The above description is merely illustrative rather than restrictive. Any equivalent modifications or alterations without departing from the spirit and scope of the present disclosure are intended to be included in the following claims.

Claims
  • 1. A multi-task real-time intubation assistant system, comprising: a laryngeal examination device, used to enter a larynx of a user for examination;a photographic device, photographing the larynx from a travel direction of the laryngeal examination device to produce a laryngoscopic image; anda control device, connected to the photographic device and the laryngeal examination device to receive the laryngoscopic image, wherein the control device comprises a processor and a memory, and the processor accesses positioning and navigation commands of the memory to execute following modules: a local attentive region proposal module, extracting a network output feature map of the laryngoscopic image through a feature extractor, generating a regional localization through an attention recurrent mechanism, scanning the regional localization through a region proposal network to generate a region of interest, and inputting the region of interest into the detector for classification and regression to generate an object-detecting output, wherein the object-detecting output corresponds to a specific organ within the larynx;a direction-detecting module, generating a guiding direction of the laryngeal examination device through a direction-detecting program; anda visual odometer module, detecting a moving distance of the photographic device through a visual odometer detecting program, and positioning the laryngeal examination device by the moving distance.
  • 2. The multi-task real-time intubation assistant system according to claim 1, wherein the direction-detecting program comprises a symmetry-detecting program or a groove edge-detecting program.

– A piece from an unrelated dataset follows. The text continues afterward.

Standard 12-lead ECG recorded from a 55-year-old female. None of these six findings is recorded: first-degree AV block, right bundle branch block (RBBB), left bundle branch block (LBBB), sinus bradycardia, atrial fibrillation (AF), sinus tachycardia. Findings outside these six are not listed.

  • 3. The multi-task real-time intubation assistant system according to claim 2, wherein the symmetry-detecting program horizontally flips the laryngoscopic image by a scale-invariant feature transformation algorithm and compares feature points to obtain a symmetry line.

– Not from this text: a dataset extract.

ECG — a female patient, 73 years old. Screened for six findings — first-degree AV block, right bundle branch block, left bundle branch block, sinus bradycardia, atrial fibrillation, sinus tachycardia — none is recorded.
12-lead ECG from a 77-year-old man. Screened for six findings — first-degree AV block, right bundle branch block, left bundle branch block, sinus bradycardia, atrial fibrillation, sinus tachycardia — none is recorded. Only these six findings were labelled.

  • 4. The multi-task real-time intubation assistant system according to claim 3, wherein the groove edge-detecting program detects edge line segments on both sides by Canny Edge Detection and Probability Hough Transform and generates a guide line from the edge line segments on both sides.
  • 5. The multi-task real-time intubation assistant system according to claim 4, wherein when the local attentive region proposal module generates the object-detecting output, the direction-detecting program uses the symmetry line of the symmetry-detecting program as the guiding direction.

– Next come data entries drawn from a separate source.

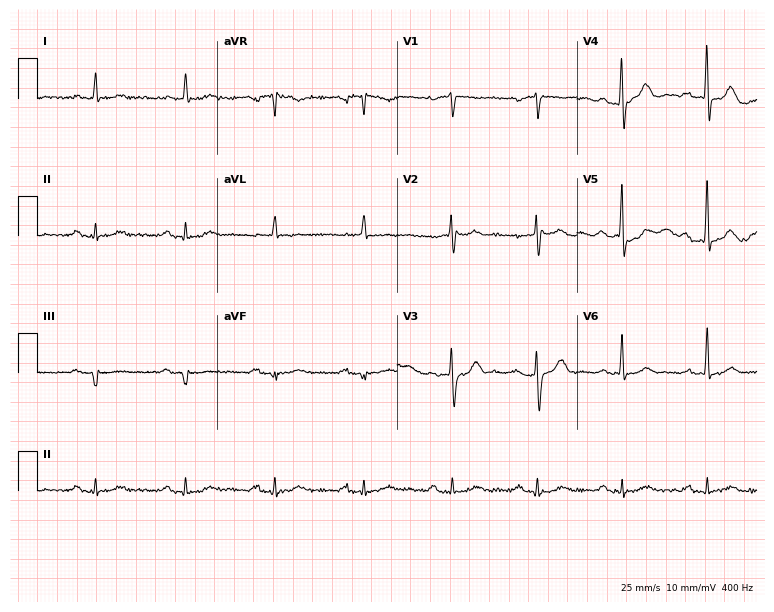
12-lead ECG from a male, 76 years old. Screened for six findings — first-degree AV block, right bundle branch block, left bundle branch block, sinus bradycardia, atrial fibrillation, sinus tachycardia — none is recorded. Only these six findings were labelled.
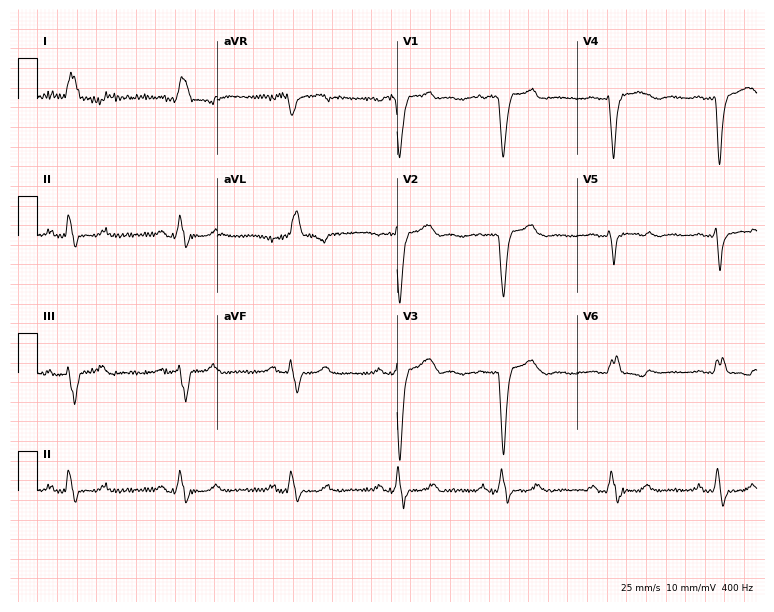
12-lead ECG from a female, 55 years old (7.3-second recording at 400 Hz). Shows left bundle branch block.
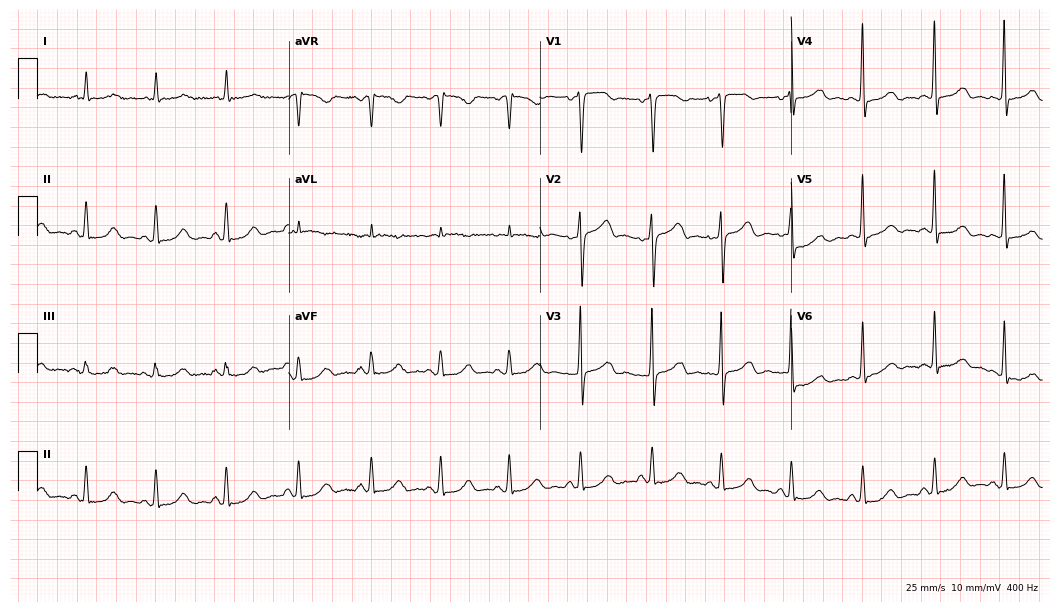
Electrocardiogram, a 74-year-old female patient. Overall reading on record: normal ECG.
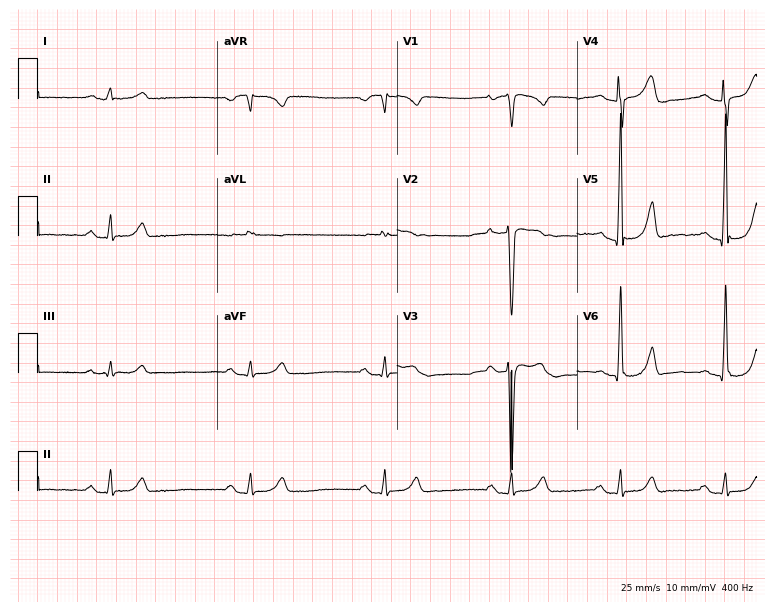
Electrocardiogram (7.3-second recording at 400 Hz), a male patient, 35 years old. Interpretation includes first-degree AV block, sinus bradycardia (a sinus rate of 50 beats per minute or less).
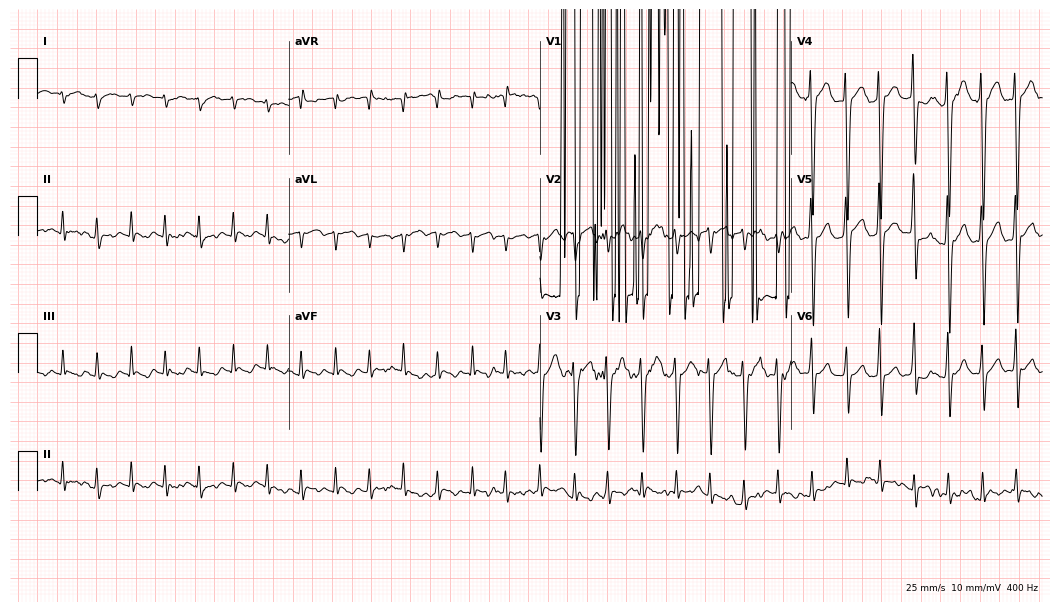
Resting 12-lead electrocardiogram (10.2-second recording at 400 Hz). Patient: a 69-year-old man. None of these six findings is recorded: first-degree AV block, right bundle branch block, left bundle branch block, sinus bradycardia, atrial fibrillation, sinus tachycardia. Only these six findings were labelled.
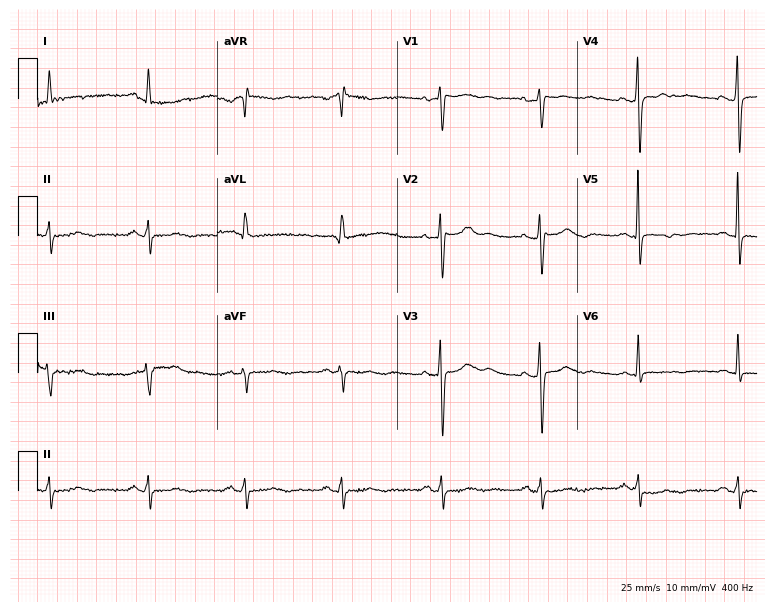
12-lead ECG (7.3-second recording at 400 Hz) from a woman, 85 years old. Screened for six findings — first-degree AV block, right bundle branch block, left bundle branch block, sinus bradycardia, atrial fibrillation, sinus tachycardia — none is recorded.
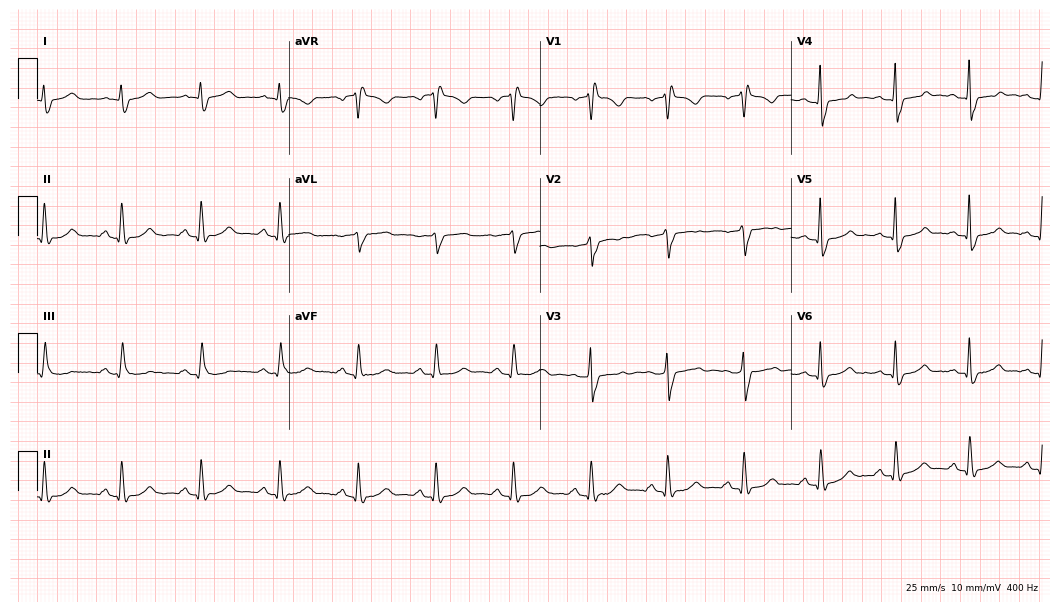
Electrocardiogram (10.2-second recording at 400 Hz), a male patient, 64 years old. Of the six screened findings (first-degree AV block, right bundle branch block (RBBB), left bundle branch block (LBBB), sinus bradycardia, atrial fibrillation (AF), sinus tachycardia), none is recorded. Other findings, if any, are not listed.

  • 6. The multi-task real-time intubation assistant system according to claim 4, wherein when the local attentive region proposal module does not generate the object-detecting output, the direction-detecting module determines whether a preset organ has been outputted; if yes, the direction-detecting program uses the guide line of the groove edge-detecting program as the guiding direction; if no, the direction-detecting module uses the symmetry line of the symmetry-detecting program as the guiding direction.
  • 7. The multi-task real-time intubation assistant system according to claim 6, wherein the preset organ is a uvula.
  • 8. The multi-task real-time intubation assistant system according to claim 1, wherein the visual odometer detecting program compares feature points by an LK pyramid optical flow algorithm to calculate a rotation matrix and translation vector, and then obtains scale information by a checkerboard as an initial value to generate the moving distance.
  • 9. The multi-task real-time intubation assistant system according to claim 1, wherein the specific organ comprises a uvula, epiglottis, arytenoid cartilage, or vocal cord.
  • 10. The multi-task real-time intubation assistant system according to claim 1, further comprising a display device connected to the control device, wherein the display device displays the laryngoscopic image and positioning and navigation information of the laryngeal examination device.